Always one for rising early, Lachlan often went up on deck as the morning watch was relieved, the most peaceful time of the day. The sea and winds were calm and the ship simply ghosted along at no more than four knots an hour. One morning Jane joined him at the deck rail with a smile. He was surprised to see her up so early.

‘A beautiful day ahead, I think,’ she murmured.
 

Lachlan followed her gaze. The sea and the sky were very blue, the sun rising into a red dawn. At peaceful times like this he wished he were a poet. He looked into her face and smiled to see her looking so well.

‘And
what
is amusing you now?’ she asked.

He lifted her hand from the rail and kissed it, then held it against his cheek as he stared out to sea. Her returning health had given a life-spring to his soul. With Jane he had discovered there is a kind of love so true, so perfect, that just the thought of its end was enough to break the heart utterly. He could not have borne it, and now he would not have to. Thank God the doctor had been right about the sea voyage.

But then, he reflected, he should have known it was not in Jane's nature to go under at the first sign of sickness. It was her nature to be courageous and happy. And there was nothing mentally wrong with her. No imbalance that he could detect. So maybe she
was
pregnant. Yes, maybe she was … after all, she would know whether she was pregnant or not better than any doctor.

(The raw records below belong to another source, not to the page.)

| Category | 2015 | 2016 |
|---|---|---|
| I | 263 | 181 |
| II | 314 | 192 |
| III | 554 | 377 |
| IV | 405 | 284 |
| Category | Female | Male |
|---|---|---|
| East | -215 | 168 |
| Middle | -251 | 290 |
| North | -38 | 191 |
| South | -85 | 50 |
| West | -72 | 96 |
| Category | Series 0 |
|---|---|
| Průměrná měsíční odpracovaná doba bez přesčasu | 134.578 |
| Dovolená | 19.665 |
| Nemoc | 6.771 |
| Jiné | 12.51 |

He turned to look at her and asked softly, ‘How is the future young general?’

She smiled and put a hand on her stomach. ‘Very well behaved. Not making me feel sick anymore.’
  

‘You truly feel well again?’

She nodded. ‘Yes.’

‘You do look well.’

‘So do you,’ she observed, for he was the one she believed to have been ill. Both had spent weeks worrying about the other's health, and now both were very relieved.

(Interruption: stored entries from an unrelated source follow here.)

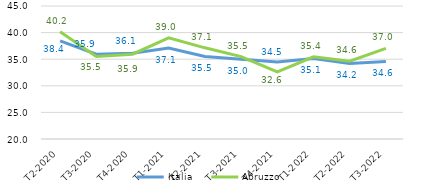
| Category | Italia | Abruzzo |
|---|---|---|
|   T2-2020 | 38.431 | 40.15 |
|   T3-2020 | 35.938 | 35.527 |
|   T4-2020 | 36.104 | 35.935 |
|   T1-2021 | 37.107 | 39.023 |
|   T2-2021 | 35.509 | 37.138 |
|   T3-2021 | 34.983 | 35.478 |
|   T4-2021 | 34.464 | 32.62 |
|   T1-2022 | 35.127 | 35.444 |
|   T2-2022 | 34.205 | 34.625 |
|   T3-2022 | 34.586 | 37.024 |

And suddenly, as he looked at her, Lachlan was convinced that Jane
was
pregnant. That
she
was right and the doctor wrong. Women knew these things before ever consulting a doctor. His hand moved to join hers on her stomach, and it did feel roundly swelled; the familiar flatness he had known for years was gone.

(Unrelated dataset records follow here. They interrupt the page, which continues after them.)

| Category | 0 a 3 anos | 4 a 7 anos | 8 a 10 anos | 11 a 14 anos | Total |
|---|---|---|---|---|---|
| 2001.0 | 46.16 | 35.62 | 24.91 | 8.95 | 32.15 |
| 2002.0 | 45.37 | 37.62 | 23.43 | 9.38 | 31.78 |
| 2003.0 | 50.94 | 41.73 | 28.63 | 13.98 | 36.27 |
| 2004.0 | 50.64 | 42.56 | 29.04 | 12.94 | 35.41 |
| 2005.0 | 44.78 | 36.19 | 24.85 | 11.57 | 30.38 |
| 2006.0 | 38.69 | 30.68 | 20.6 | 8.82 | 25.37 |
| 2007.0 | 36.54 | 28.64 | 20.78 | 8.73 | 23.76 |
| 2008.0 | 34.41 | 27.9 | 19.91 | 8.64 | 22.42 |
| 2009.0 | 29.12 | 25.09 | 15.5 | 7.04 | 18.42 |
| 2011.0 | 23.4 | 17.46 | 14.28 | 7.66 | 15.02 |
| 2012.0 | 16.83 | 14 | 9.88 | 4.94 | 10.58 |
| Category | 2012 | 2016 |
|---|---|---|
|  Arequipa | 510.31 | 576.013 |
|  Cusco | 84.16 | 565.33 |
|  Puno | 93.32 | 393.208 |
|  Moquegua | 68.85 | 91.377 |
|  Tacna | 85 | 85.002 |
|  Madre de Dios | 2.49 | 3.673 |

‘How many months pregnant are you?’ he asked.

‘Five,’ she answered.

‘And when did you know for sure?’

‘When three months had passed, just before I wrote to you.’ She was looking at him strangely. ‘I have told you all this before, Lachlan.’

‘Yes,’ he said with a sigh, ‘but I was not listening before.’

‘Thank you very much! I think I'll go back to bed.’

He caught her in his arms and held her, and with her he held the fullness of his life. And once again he felt the excitement and happiness he had felt that day in Ceylon, on the road from Point de Galle to Colombo, the day he had read Jane's letter telling him she was going to make him a happy, happy father.

‘I love you,’ he whispered, and kissed her on the eyes, the mouth, and the forehead, his lips covering her with love, until presently she put her hands to his face and kissed him back.

‘Is that what you came on deck to see?’ he said suddenly, looking beyond her.
  

‘What?’ She turned her head and stared. ‘Where?’

He pointed to a small black peak far into the distance. ‘China, on the horizon.’

She turned and gripped the rail in excitement.

‘Are you going back to bed,’ he asked at length.

‘No, I'm wide awake now.’ She linked her arm through his and they remained together, standing by the deck rail in the warm morning sun, looking towards China.

 

*

 

At daybreak on the 2nd of July, the
Cambridge
reached Macao. Captain Wilson sent word to prepare to disembark into a small boat that would take them into the harbour. The voyage from Bombay had taken six weeks.

All through the previous night a gale had blown against them, and now Lachlan watched Jane eating a hearty breakfast and wondered how she could possibly eat a thing with the ship rocking and lurching.